Sen. Chris Murphy, a Connecticut Democrat who sits on the Senate Foreign Relations Committee, last week tweeted out praise for Volker as having "a well deserved reputation for fairness, toughness and integrity, which is why I was so disappointed to see him caught up in this mess."
I have worked with Kurt. He has a well deserved reputation for fairness, toughness and integrity, which is why I was so disappointed to see him caught up in this mess.

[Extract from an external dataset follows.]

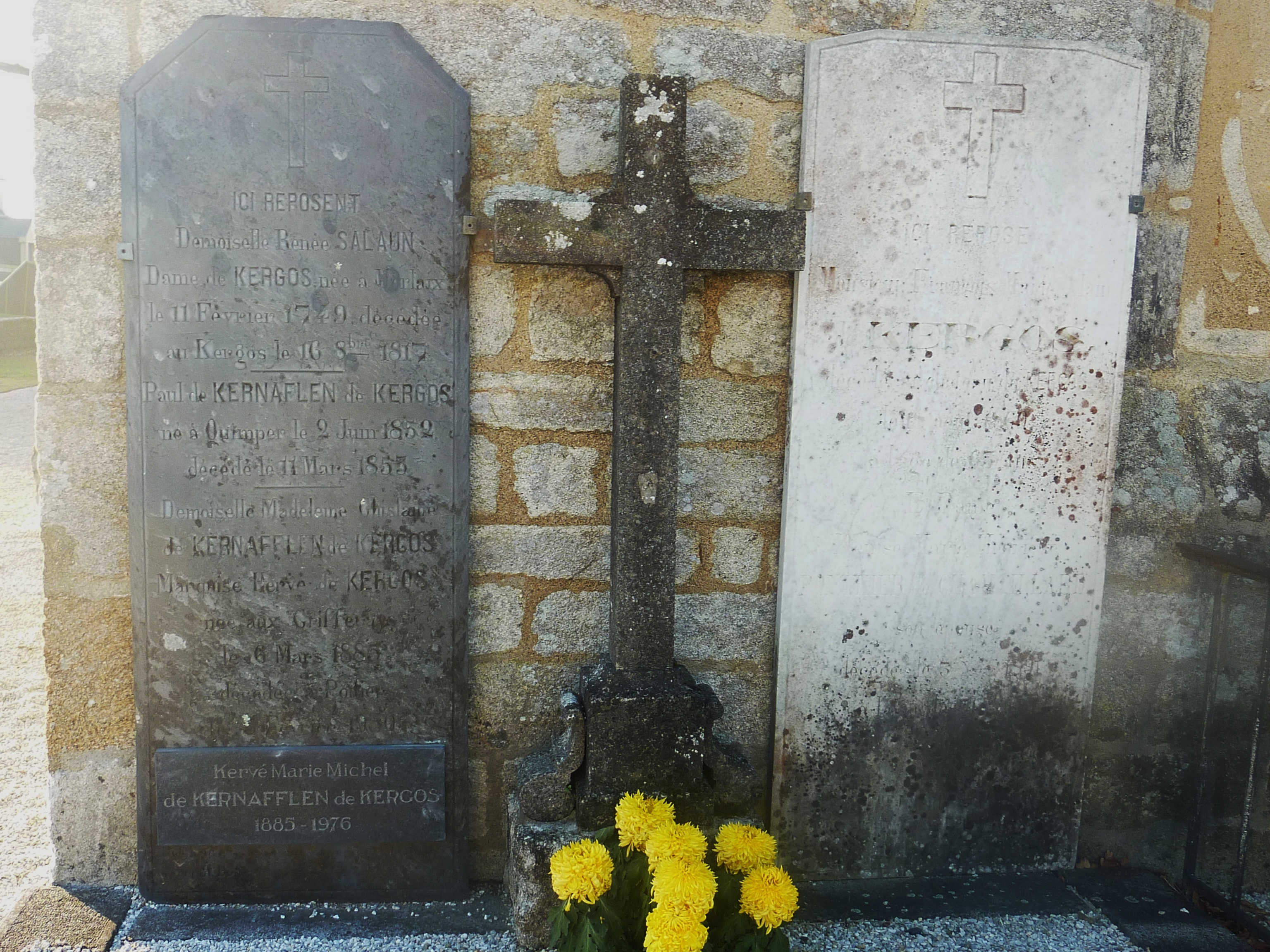 Pierres tombales de la famille De Kernafflen de Kergos dans l'ancien cimetière du placître de l'église de Clohars-Fouesnant
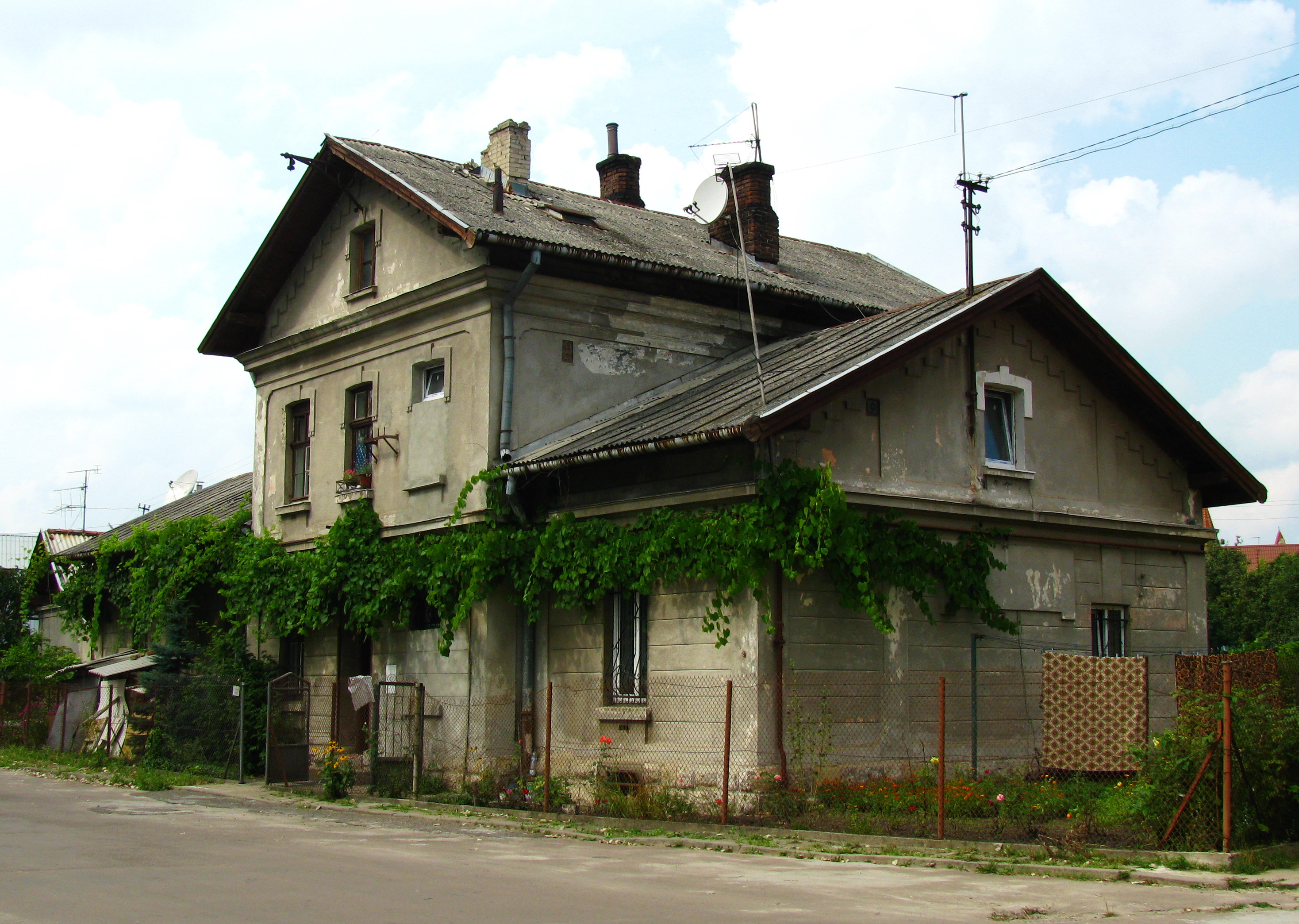 будівля колишньої станції Личаків у львові

He now must put country first, and tell what he did and what he knows. https://t.co/BbG16O5hzZ
— Chris Murphy (@ChrisMurphyCT) September 28, 2019
Volker's appearance is the first of what Democrats hope will be a parade of officials who have knowledge either of the administration's attempts to pressure the Ukrainian government for help going after the Bidens or attempts by the White House to "lock down" information related to Trump's July 25 call to Zelensky as the whistleblower complaint alleges.
House Intelligence Chairman Adam Schiff, D-Calif., told reporters Wednesday that Volker's deposition before the committee will be followed Friday by an appearance from Michael K. Atkinson, the inspector general of the intelligence community, whose office handled the whistleblower complaint.
"The last time that the inspector general testified, we did not have the complaint. We now do. And we certainly intend to ask (him) about the efforts that were made to corroborate that compliant which we now know that the inspector general found credible and urgent," Schiff said.
Next week, the committee has scheduled a deposition of Marie Yovanovitch, the former U.S. ambassador to Ukraine who was abruptly recalled from her post in May. And Schiff said the committee is "in discussion" with other State Department witnesses to secure their depositions.
"We are proceeding deliberately but at the same time we feel a sense of urgency here that this work needs to get done and it needs to get done in a responsible period of time," he said.